DATA FOR THE TASK:
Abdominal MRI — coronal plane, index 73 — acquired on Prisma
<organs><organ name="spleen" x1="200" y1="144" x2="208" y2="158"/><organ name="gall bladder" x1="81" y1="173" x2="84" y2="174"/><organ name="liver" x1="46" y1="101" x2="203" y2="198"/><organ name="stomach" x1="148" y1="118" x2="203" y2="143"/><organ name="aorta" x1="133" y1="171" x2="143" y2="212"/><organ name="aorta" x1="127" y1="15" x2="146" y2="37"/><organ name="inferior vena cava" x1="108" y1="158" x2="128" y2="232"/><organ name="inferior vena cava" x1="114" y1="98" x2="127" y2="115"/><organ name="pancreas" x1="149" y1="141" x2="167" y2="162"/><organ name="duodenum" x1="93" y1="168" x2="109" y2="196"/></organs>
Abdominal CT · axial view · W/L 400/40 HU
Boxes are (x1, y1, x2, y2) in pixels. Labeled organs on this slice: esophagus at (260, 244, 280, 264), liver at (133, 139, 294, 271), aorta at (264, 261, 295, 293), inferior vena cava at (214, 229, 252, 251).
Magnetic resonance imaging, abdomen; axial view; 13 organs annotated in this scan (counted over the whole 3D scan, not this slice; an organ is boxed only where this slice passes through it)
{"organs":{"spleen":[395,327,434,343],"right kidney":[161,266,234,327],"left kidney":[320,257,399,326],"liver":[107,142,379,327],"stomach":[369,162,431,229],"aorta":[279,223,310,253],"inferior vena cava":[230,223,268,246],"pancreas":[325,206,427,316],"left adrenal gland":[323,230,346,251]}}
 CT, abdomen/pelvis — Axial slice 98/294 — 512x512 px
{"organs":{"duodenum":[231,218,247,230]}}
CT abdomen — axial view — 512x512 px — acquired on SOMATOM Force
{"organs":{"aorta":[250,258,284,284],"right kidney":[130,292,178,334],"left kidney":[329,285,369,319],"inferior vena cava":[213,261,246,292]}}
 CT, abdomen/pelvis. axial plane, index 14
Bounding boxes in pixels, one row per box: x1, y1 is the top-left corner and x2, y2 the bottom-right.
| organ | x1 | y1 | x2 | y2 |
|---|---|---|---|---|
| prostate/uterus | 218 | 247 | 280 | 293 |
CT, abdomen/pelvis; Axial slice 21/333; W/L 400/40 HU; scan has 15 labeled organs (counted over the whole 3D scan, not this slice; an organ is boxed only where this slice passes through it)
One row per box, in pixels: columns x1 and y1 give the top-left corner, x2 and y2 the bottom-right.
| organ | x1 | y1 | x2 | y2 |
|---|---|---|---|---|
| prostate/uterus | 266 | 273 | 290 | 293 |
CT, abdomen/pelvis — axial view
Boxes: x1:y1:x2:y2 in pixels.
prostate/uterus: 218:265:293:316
---
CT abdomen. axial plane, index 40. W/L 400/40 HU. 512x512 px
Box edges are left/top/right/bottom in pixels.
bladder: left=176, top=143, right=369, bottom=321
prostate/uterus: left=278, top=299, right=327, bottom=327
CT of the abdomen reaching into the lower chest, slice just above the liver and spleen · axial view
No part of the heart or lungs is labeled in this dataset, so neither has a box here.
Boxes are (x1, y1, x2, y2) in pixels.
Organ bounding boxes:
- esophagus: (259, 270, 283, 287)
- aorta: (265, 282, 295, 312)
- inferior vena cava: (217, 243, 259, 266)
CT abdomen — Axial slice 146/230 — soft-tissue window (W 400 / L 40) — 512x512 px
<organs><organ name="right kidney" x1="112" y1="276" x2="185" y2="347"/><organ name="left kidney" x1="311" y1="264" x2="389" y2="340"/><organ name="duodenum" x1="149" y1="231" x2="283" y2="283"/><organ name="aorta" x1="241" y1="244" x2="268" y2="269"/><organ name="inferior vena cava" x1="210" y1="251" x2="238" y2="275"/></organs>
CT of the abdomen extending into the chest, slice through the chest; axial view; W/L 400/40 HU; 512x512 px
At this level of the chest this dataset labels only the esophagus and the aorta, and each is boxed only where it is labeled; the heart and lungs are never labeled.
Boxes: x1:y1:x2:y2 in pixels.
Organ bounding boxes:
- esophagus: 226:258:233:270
---
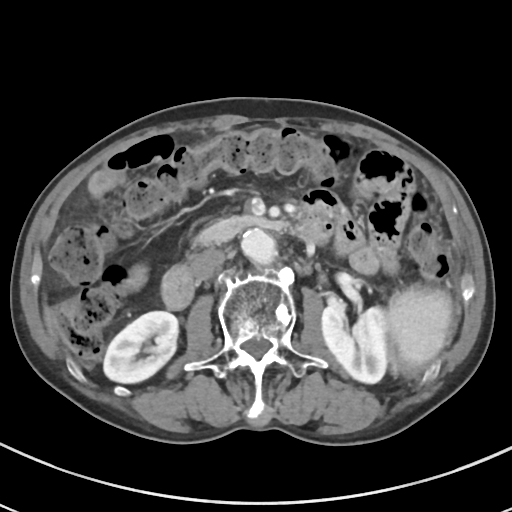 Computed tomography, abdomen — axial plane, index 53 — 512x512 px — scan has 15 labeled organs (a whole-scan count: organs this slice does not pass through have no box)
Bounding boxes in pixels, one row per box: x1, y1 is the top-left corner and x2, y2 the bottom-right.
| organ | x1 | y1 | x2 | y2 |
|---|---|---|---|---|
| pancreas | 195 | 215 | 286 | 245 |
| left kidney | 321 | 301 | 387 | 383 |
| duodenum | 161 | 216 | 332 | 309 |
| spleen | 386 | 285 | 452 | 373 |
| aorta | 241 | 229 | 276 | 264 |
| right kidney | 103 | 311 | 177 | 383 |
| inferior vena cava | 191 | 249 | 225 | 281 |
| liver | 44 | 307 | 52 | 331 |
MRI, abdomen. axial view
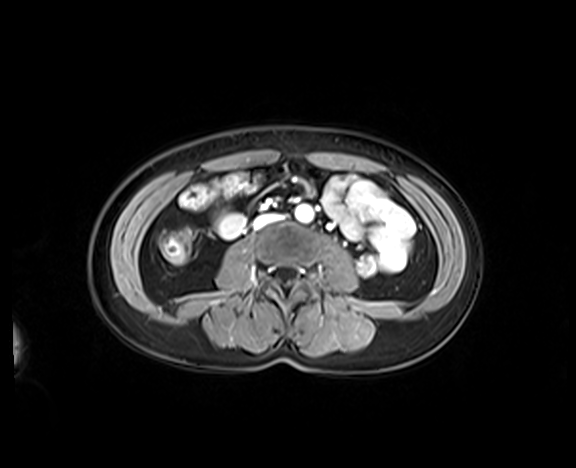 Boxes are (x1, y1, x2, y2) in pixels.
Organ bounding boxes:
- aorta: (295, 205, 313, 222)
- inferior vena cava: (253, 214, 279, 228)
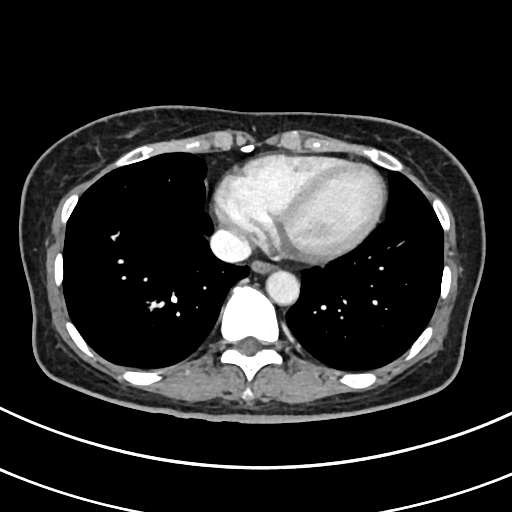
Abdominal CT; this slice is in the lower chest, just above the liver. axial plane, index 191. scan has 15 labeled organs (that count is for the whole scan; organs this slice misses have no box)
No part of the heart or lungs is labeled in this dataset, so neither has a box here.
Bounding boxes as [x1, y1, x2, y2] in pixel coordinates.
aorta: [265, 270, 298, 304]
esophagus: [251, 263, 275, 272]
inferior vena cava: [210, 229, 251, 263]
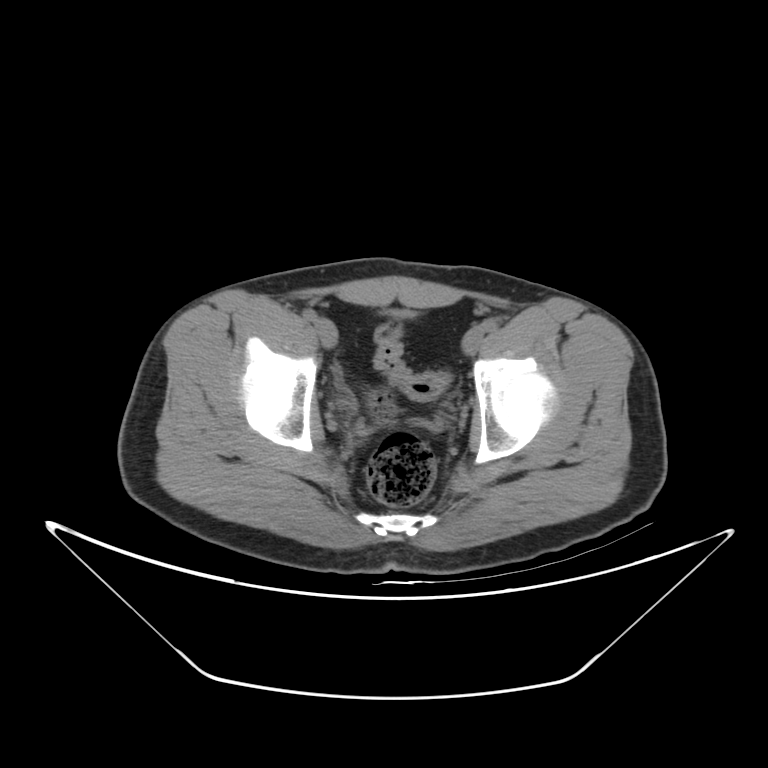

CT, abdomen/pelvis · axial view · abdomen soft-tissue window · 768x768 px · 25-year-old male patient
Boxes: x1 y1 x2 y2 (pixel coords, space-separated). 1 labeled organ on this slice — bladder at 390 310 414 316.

WHAT YOU WILL DO: All lines above from the line with "- aorta: (265, 282, 295, 312)" through the line with "- esophagus: 226:258:233:270", both included, are to be set down exactly, with nothing else.

REPLY TO THE TASK:
- aorta: (265, 282, 295, 312)
- inferior vena cava: (217, 243, 259, 266)
CT abdomen — Axial slice 146/230 — soft-tissue window (W 400 / L 40) — 512x512 px
<organs><organ name="right kidney" x1="112" y1="276" x2="185" y2="347"/><organ name="left kidney" x1="311" y1="264" x2="389" y2="340"/><organ name="duodenum" x1="149" y1="231" x2="283" y2="283"/><organ name="aorta" x1="241" y1="244" x2="268" y2="269"/><organ name="inferior vena cava" x1="210" y1="251" x2="238" y2="275"/></organs>
CT of the abdomen extending into the chest, slice through the chest; axial view; W/L 400/40 HU; 512x512 px
At this level of the chest this dataset labels only the esophagus and the aorta, and each is boxed only where it is labeled; the heart and lungs are never labeled.
Boxes: x1:y1:x2:y2 in pixels.
Organ bounding boxes:
- esophagus: 226:258:233:270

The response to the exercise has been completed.